部屋に戻ってエリザの髪を好き放題触れるか、ここで耐えて読書を続けるか。
もう答えは出ていた。
「し、仕方ないわね…」
リンカは欲望に忠実であった。
その後…
「はぁ~…」
「こら、エリザ動かない」
「はーい」
椅子に座ったエリザの後ろにリンカが立ち、三つ編みを解いて下ろした髪を梳いていた。
手櫛で。
(はぁぁぁぁ…リンカ様のお手で梳いていただけるなんてもう幸せすぎて死にそう♪夢?夢かしら?ならもう永遠に覚めなくていいのに。ああ、リンカ様のなめらかな指が髪越しでも気持ちよくてたまりません♡)
相変わらず悶えるエリザ。
梳いているリンカも、指に感じるエリザの髪の感触に口角が上がっている。
(エリザの髪、やっぱり滑らかで、それなのにフワッとしてて…三つ編みなんてもったいないのに。
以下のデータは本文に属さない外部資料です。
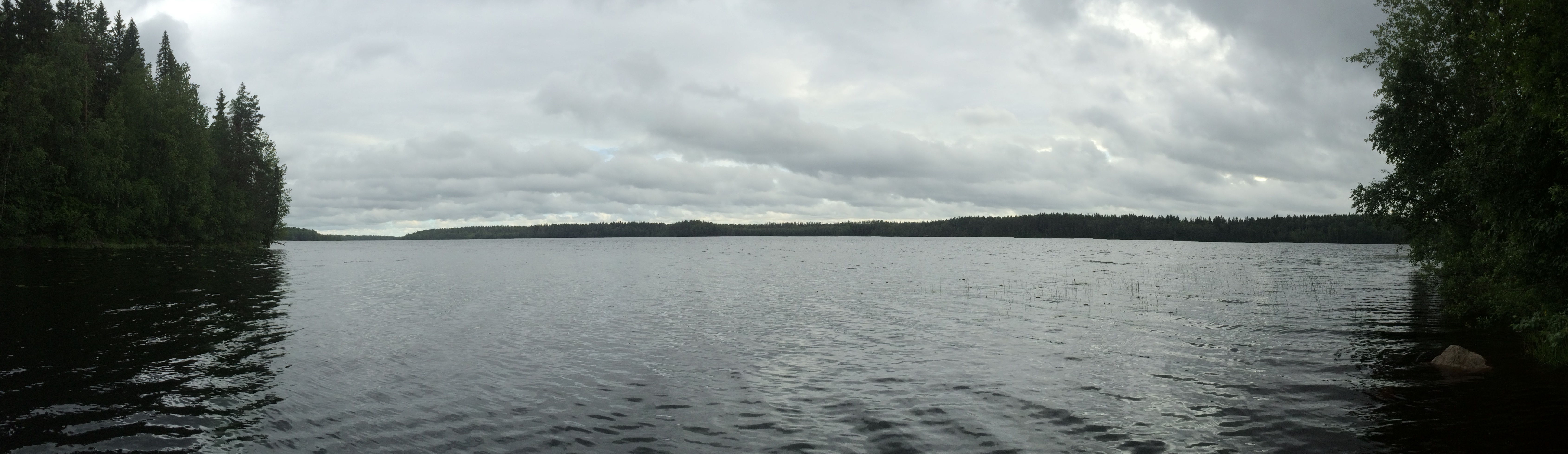 Руокоярви (озеро, Сортавальский район)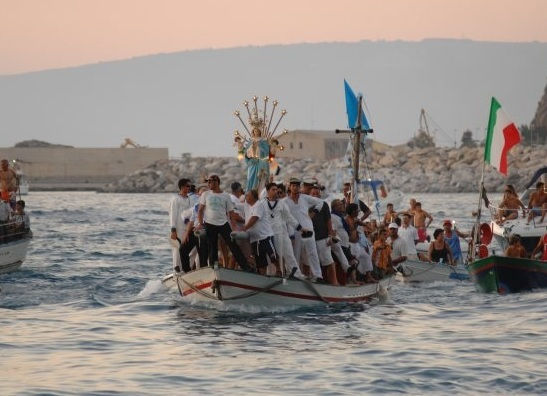 Processione a mare Madonna dell'Alto Mare Palmi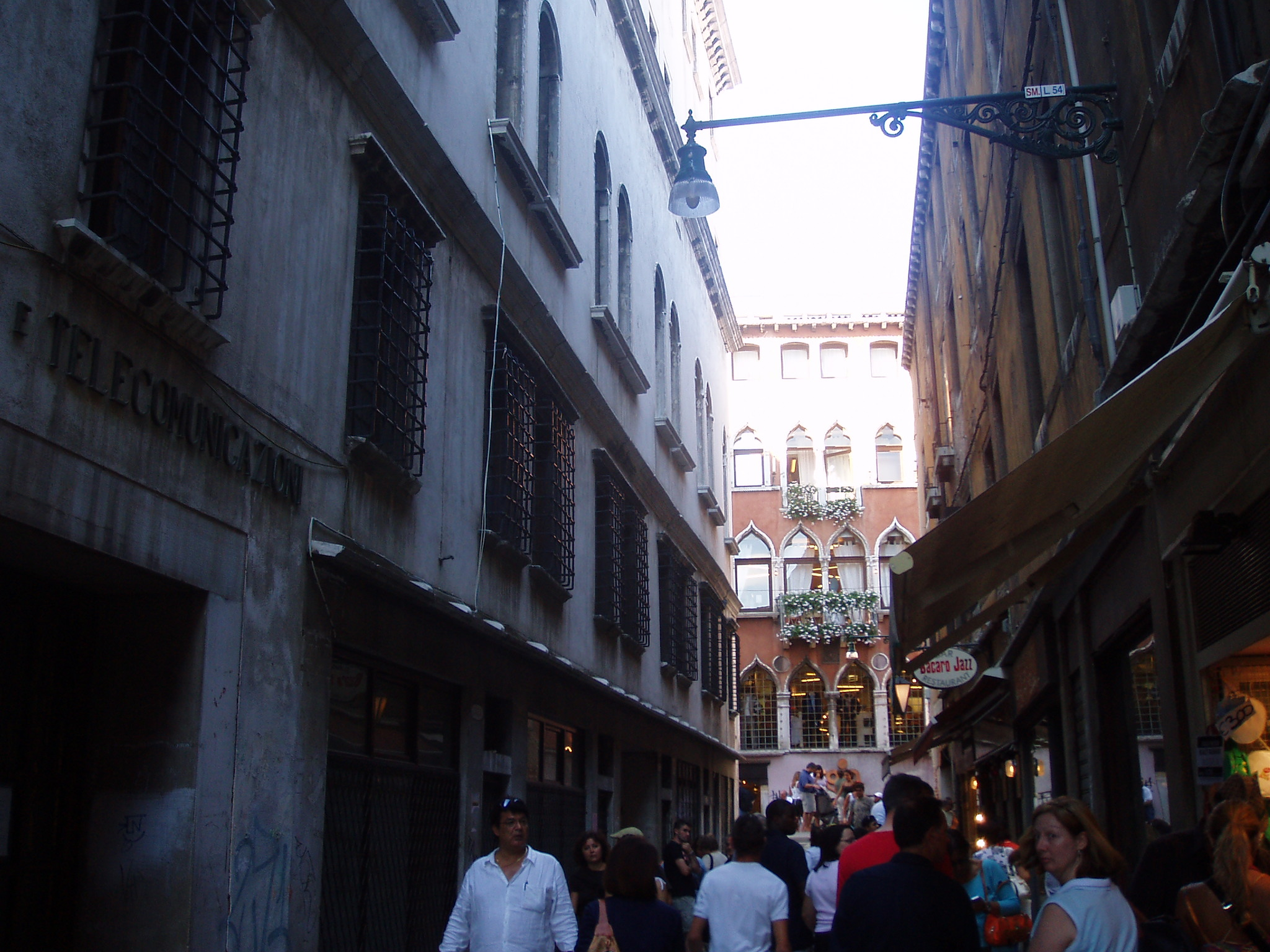 calle fontego dei tedeschi venise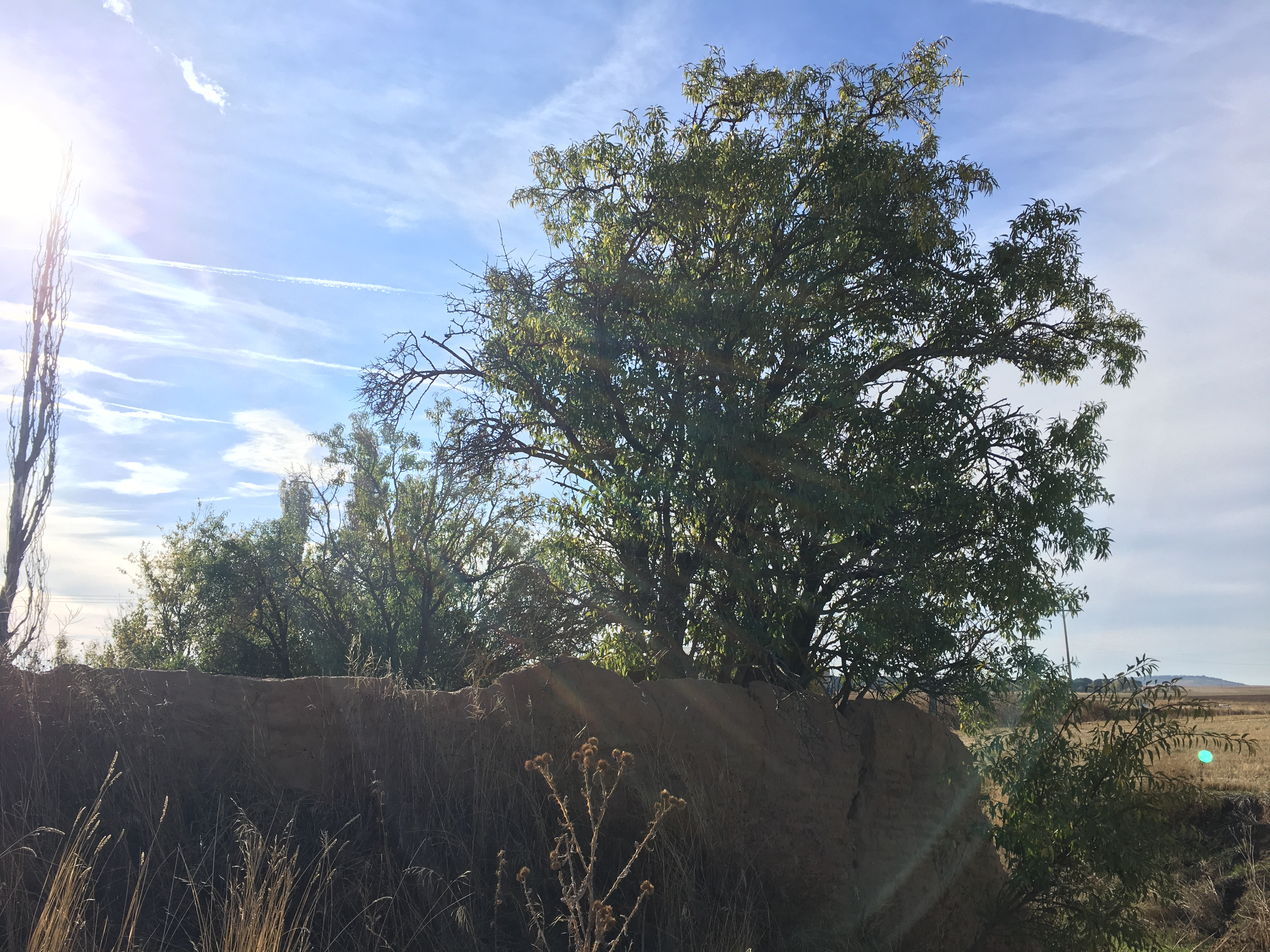 Villaesper Milenario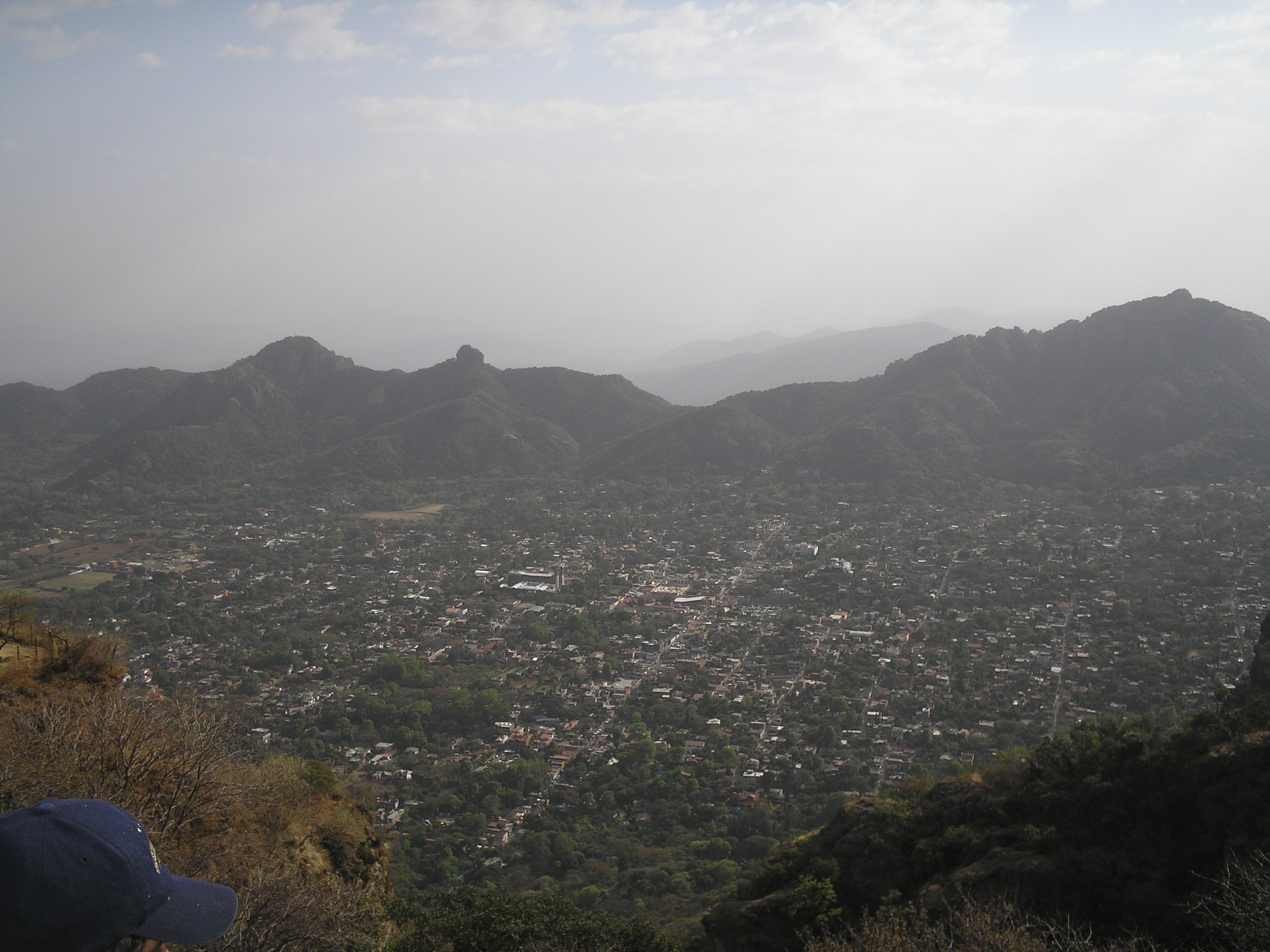 Vista de Tepoztlan tomada desde la Piramide

侍女だからって譲らないのよね。でも、今だけ。私の部屋にいるときだけは…)
エリザの髪を前に、リンカは無意識に唇を近づけていく。
そしてほんの一瞬だけ、エリザの髪にリンカの唇が触れた。
(っ!わ、私ったら何を!?)
すぐさま離れ、髪を梳くのに戻っていく。エリザのほうは気付いていないのか、そのままだった。
(はぁ…良かった、バレてないわね)
ホッとした様子のリンカに、エリザは内心ニヤニヤしていた。
(リンカ様ってば。バレてないと思ってるみたいね。ああもうそこがかわいいんだけど!)
エリザは正面を見ている。そこには鏡がある。
当然、背後のリンカの様子はバッチリ見えている。
髪を梳くのに没頭したせいで、そのことがすっかり頭から抜けているリンカがそのことに気付いて、ベッドに逃げ込むのはもう少し後。